Evolution of System Architecture and Microservices: From Monoliths to Service Governance
This article reviews the historical evolution of system architecture—from single‑application monoliths through vertical splitting, distributed services, SOA, and finally microservices—explaining their advantages, drawbacks, design principles, remote‑call mechanisms, automation, monitoring, and the relationship between SOA and microservices.
1. System Architecture Evolution
With the rapid growth of the Internet, website applications have expanded in scale, putting pressure on technology and driving continuous evolution of system architecture from single applications to vertical splitting, distributed services, SOA, and the current hot microservice architecture, as well as the emerging Service Mesh.
The article revisits this history, highlights the most popular current architectures, and aims to help aspiring Java engineers understand the past, present, and future.
1.1 Centralized Architecture
When traffic is low, a single application containing all functions reduces deployment nodes and cost. A three‑layer structure (presentation, business logic, data access) is used, but all layers run in the same process on one machine, forming a monolithic application.

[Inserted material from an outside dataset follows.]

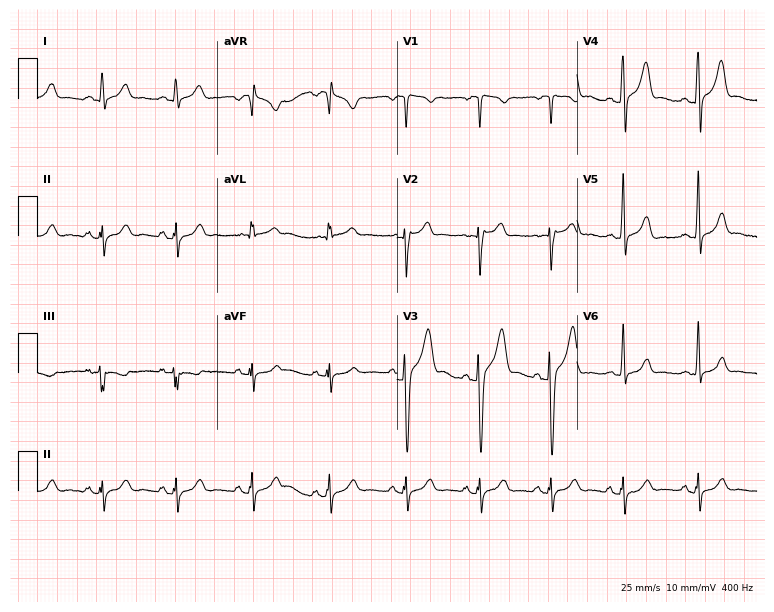
Standard 12-lead ECG recorded from a 31-year-old male patient (7.3-second recording at 400 Hz). None of these six findings is recorded: first-degree AV block, right bundle branch block, left bundle branch block, sinus bradycardia, atrial fibrillation, sinus tachycardia.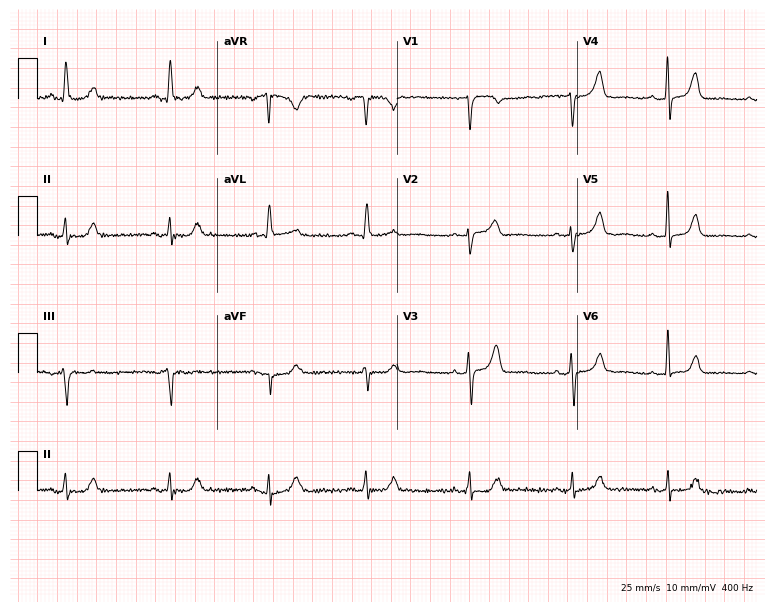
12-lead ECG from a 70-year-old woman. No first-degree AV block, right bundle branch block (RBBB), left bundle branch block (LBBB), sinus bradycardia, atrial fibrillation (AF) or sinus tachycardia recorded for this tracing.

Advantages: easy development, testing, and deployment.
Problems: code coupling, difficulty of optimization, lack of horizontal scalability, low fault tolerance, high technology‑selection cost, and long release cycles.
1.2 Vertical Splitting
As traffic grows, a single application cannot meet demand, so the system is split by business function.
Advantages: traffic sharing, module‑level optimization, easier horizontal scaling, load balancing, and higher fault tolerance.
Disadvantages: duplicated development work across independent systems.
1.3 Distributed Services
When many vertical applications exist, core business is extracted into independent services, forming a stable service center that enables rapid front‑end response to market changes.
Advantages: increased code reuse and development efficiency.
Disadvantages: higher coupling between services, complex call relationships, and maintenance difficulty.
1.4 Service Governance (SOA)
SOA originated to solve integration of disparate enterprise systems, emphasizing service reuse and a message bus, but often leads to centralized heavyweight middleware.
Microservices aim for decentralization, focusing on business needs, componentization, and service‑oriented design.
Key governance tasks include service registration and discovery, automatic subscription, and dynamic monitoring of service status.
1.5 Microservices
Microservices differ from SOA by emphasizing small, single‑responsibility services that expose RESTful APIs, are autonomous, and can be developed by independent teams using any technology.
Key characteristics include high cohesion, low coupling, lightweight communication (REST or asynchronous messaging), independent databases, autonomous deployment, business‑centric design, and resilient design (circuit breakers, fallback, self‑protection).
1.6 Differences and Connections between Microservices and SOA
SOA focuses on system integration and service reuse, while microservices extend SOA with stronger componentization, domain modeling, and decentralization.
2. Remote Call Methods
Both microservices and SOA require remote service invocation. Common methods include RPC (e.g., Dubbo) and HTTP/REST.
2.1 Understanding RPC
RPC (Remote Procedure Call) allows a program on one machine to invoke a sub‑program on another machine as if it were local, abstracting network communication details.
Key aspects: network protocol (usually TCP), data format and serialization, and transparent invocation.
The article also mentions monitoring tools (Hystrix, Zipkin, Sleuth), logging solutions (ELK, Splunk, Sumo Logic), and automation practices (CI/CD pipelines, Docker, Terraform, CloudFormation) essential for operating microservice systems.